The skills she learned in that job — to be patient, to listen carefully to discern what people really need — have served her well in her current role, she said, where she aims to use handcuffs and the Baker Act as little as possible.
“You want to give people their power back,” she said.
What they need to live
In February, the first full month for the expanded mental health unit, teams encountered 161 people, most often during welfare checks or calls about ”emotional distress.” They used the Baker Act 33 times and tallied 53 cases in which they “diverted” people away from it. More than 70 agreed to be connected to mental health services. The Sheriff’s Office did not supply data for recent months, but Gualtieri said the numbers he’d seen for March and April were similar.

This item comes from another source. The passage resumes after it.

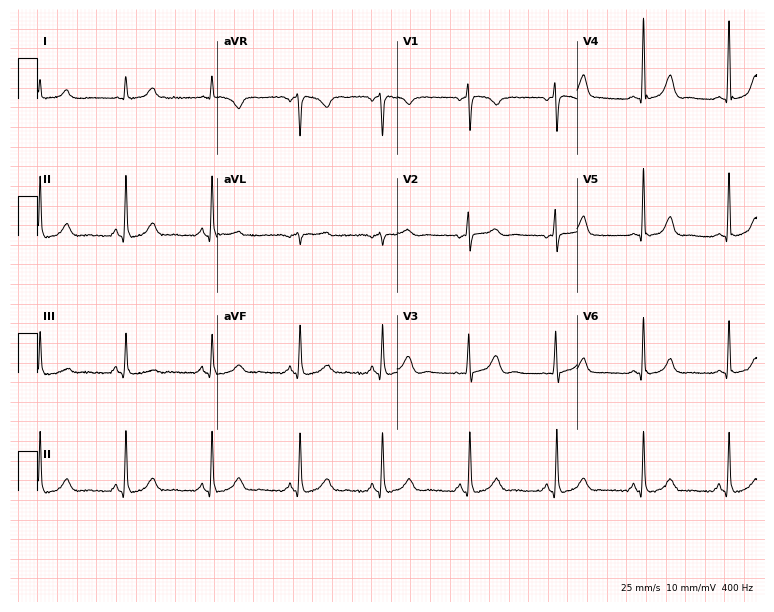
Standard 12-lead ECG recorded from a female, 41 years old. Read as a normal ECG.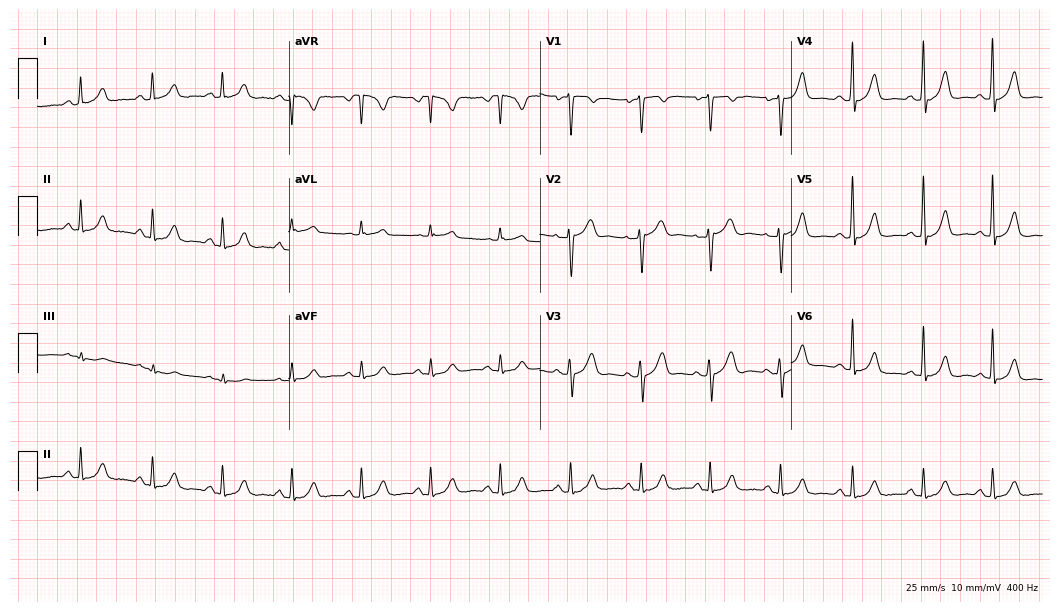
Resting 12-lead electrocardiogram. Patient: a 49-year-old female. Read as a normal ECG.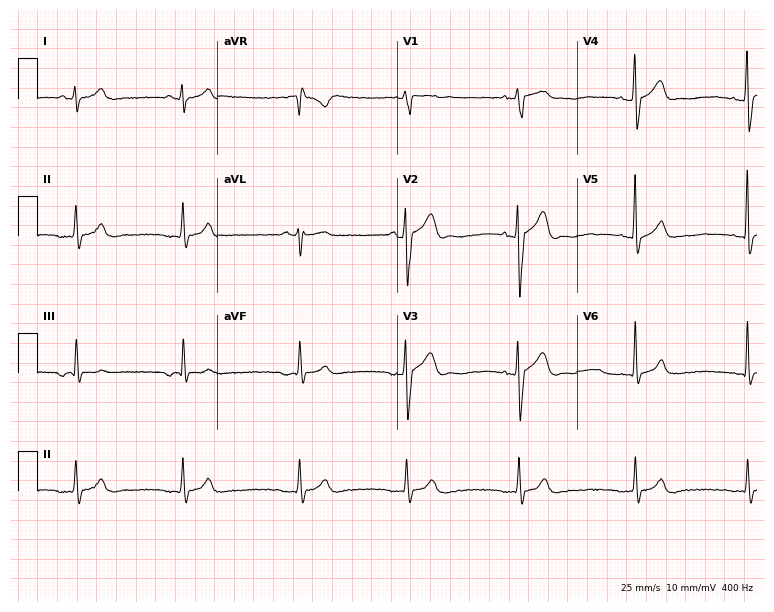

Gualtieri won’t know enough to make a decision on the unit’s future until at least the six-month mark, he said.
“But I like what I’m seeing,” he said. “I think it’s making a difference. I know we’re making better decisions.”
From its launch date on Feb. 2 through May 23, the St. Petersburg crisis team tallied more than 1,500 contacts. More than 300 of those were referrals from officers who encountered people they thought would benefit from the team’s expertise, according to the St. Petersburg Police Department, which tracks the data.
More than half of the calls they responded to involved mental health problems or suicide threats; about a quarter were about panhandlers, and the rest were a mixture of neighbor disputes, youth issues and substance abuse. None turned violent.
The St. Petersburg team’s pilot period ends with the city’s fiscal year at the end of September, but Holloway said in a forum earlier this month that he plans to ask for more funding.
“We’re just waiting now for the City Council approval to continue, maybe multi-year,” he said. “We want to move forward with this program.”
Should the program keep going, the people getting the team’s services a year from now may be a totally different group than today’s clients. The team may work with people over a span of two days to two months, Atchison said, but they won’t become permanent case managers. Their goal is to act as a bridge to a more stable place, where someone has medication, a therapist, regular food and housing — what they need to live.
“We want to restore individuals back to their level of functioning prior to crisis,” Atchison said one recent morning, as he and DiRaimo headed to a follow-up visit with a man who had recently been examined under the Baker Act.
The days after people are released from the hospital can be the most challenging. They may have a fresh diagnosis and prescription but typically have no more support than before. That can leave them vulnerable or overwhelmed, Atchison noted.
“Hell,” he added, “99 percent of the time, discharge paperwork’s left in the car.”
He and DiRaimo found 44-year-old Jason Sharp sitting in a camp chair outside his second-floor apartment. DiRaimo climbed the stairs and crouched in front of him, and they quickly settled into an easy conversation.
“Are you feeling better than you were when I saw you last time?” she asked.
“A little bit,” he said.
He talked about his financial struggles — he’d worked in landscaping, he said, but his driver’s license was suspended, and it was hard to keep a job without one. DiRaimo said she’d researched his neighborhood and found a church and a library nearby, and she wondered if he’d find either helpful. If he could find a job but needed a ride, she’d help with that, too.
Sharp said he’d been subjected to the Baker Act before, a couple of years earlier, and though he was released with a stack of phone numbers for community resources, his depression made the task of calling them overwhelming.
He looked at DiRaimo, a slight smile hovering on his face. He seemed surprised, or relieved.
“I honestly thought I’d never see you guys again,” he said.